Early this morning, the tweet was deleted, and the paper was also pulled from GitHub.
But APPSO read the full text before it vanished. After reading it, we felt the paper's removal might not be due to problematic content.
On the contrary, it may have revealed too much.
The day before yesterday, we just tested DeepSeek's image recognition mode. We asked it to count fingers, it thought for a while, then complained to itself, "I'm really getting dizzy counting," and got it wrong. At the time, it seemed like a minor glitch in the beta testing phase.
This paper tells us that the "count fingers dizziness" incident hides a technical bottleneck that GPT, Claude, and Gemini have collectively failed to solve well.
And DeepSeek's solution is almost laughably simple: Give the AI a finger.
Chen Xiaokang wrote in that tweet:
"Traditional CoT stays in the linguistic space, but visual reasoning needs more. By using points and boxes as cognitive anchors, our model bridges the Reference Gap—mimicking the 'point-to-reason' synergy humans use."
"Traditional Chain-of-Thought stays in the linguistic space, but visual reasoning needs more. By using points and boxes as cognitive anchors, our model bridges the Reference Gap—mimicking the 'point-to-reason' synergy humans use."
Seeing Clearly and Pointing Accurately Are Two Different Things
Currently, all multimodal large models perform image reasoning by essentially converting the visual scene into language, then doing Chain-of-Thought reasoning in the linguistic space. GPT-5.4, Claude-Sonnet-4.6, Gemini-3-Flash—all follow this path.
Over the past two years, improvement efforts from OpenAI, Google, and Anthropic have focused on one problem: how to make the model see more clearly. High-resolution cropping, dynamic tiling, enlarging and feeding images—DeepSeek calls this the Perception Gap.
But this paper points out another bottleneck: the Reference Gap. The model sees clearly, but during the reasoning process, it cannot precisely point to a specific thing in the image.
Think of it this way: in a tightly packed photo of 25 people, using language to describe "the person next to the person in the blue jersey, third row from the left" is inherently fuzzy. The model loses context while counting, forgetting who it just counted.
How do humans solve this problem? Primally: extend a finger, point, and count one by one.
A 284B Parameter Model, Equipped with a Finger
DeepSeek's plan: let the model directly output coordinates on the image during its thought process.

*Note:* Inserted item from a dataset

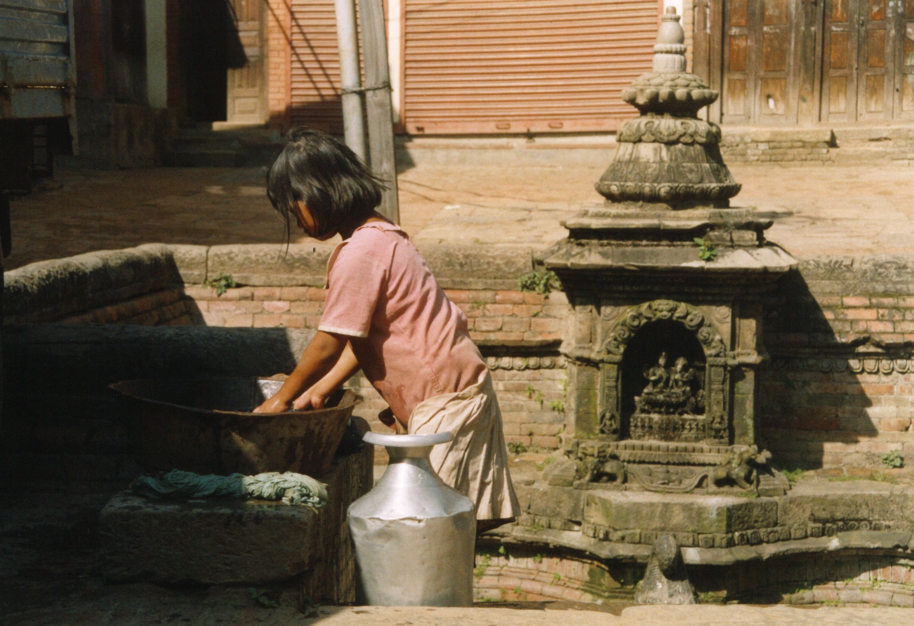 spring in Bhaktapur
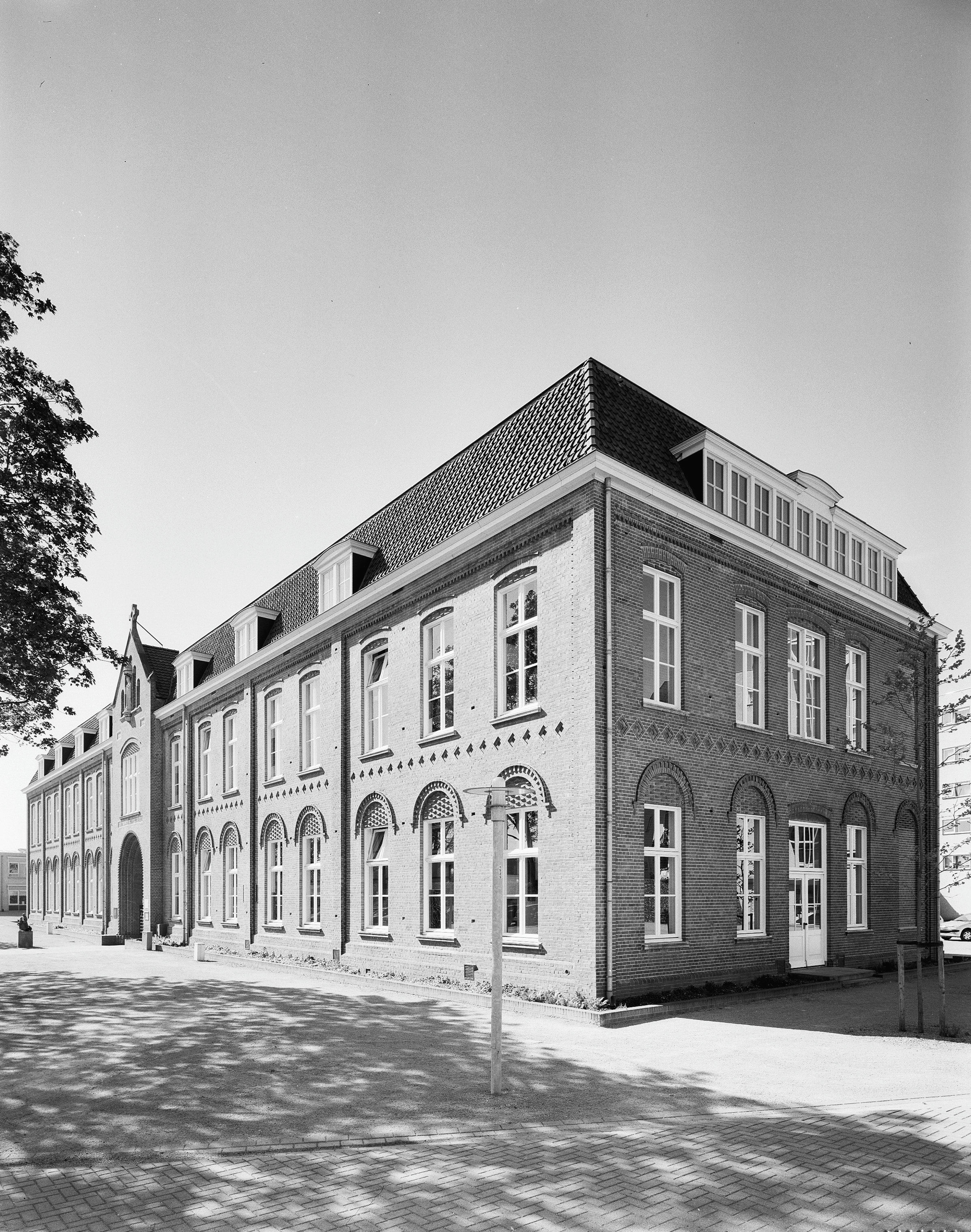 Rooms-Katholieke Kweekschool Maria Immaculata: Overzicht voorgevel en rechter zijgevel (opmerking: Gefotografeerd voor Monumenten In Nederland Limburg)

Imagine the model sees a picture with many people. Its chain of thought is no longer "I see a person in blue on the left," but "I see this person," accompanied by bounding box coordinates that circle the person. Every person counted gets a box; after circling, counting the boxes gives the answer.
Two coordinate formats: one is a bounding box, drawing a rectangle around an object, suitable for locating it; the other is a point, marking a spot on the image, suitable for tracking paths and solving mazes. DeepSeek calls these two things "visual primitives," the smallest units of thought.
The key change is here: before, the model output coordinates as a final answer ("the target is here"). Now, coordinates are embedded in the thought process itself. Coordinates are marks on scratch paper, not the answer on the exam sheet.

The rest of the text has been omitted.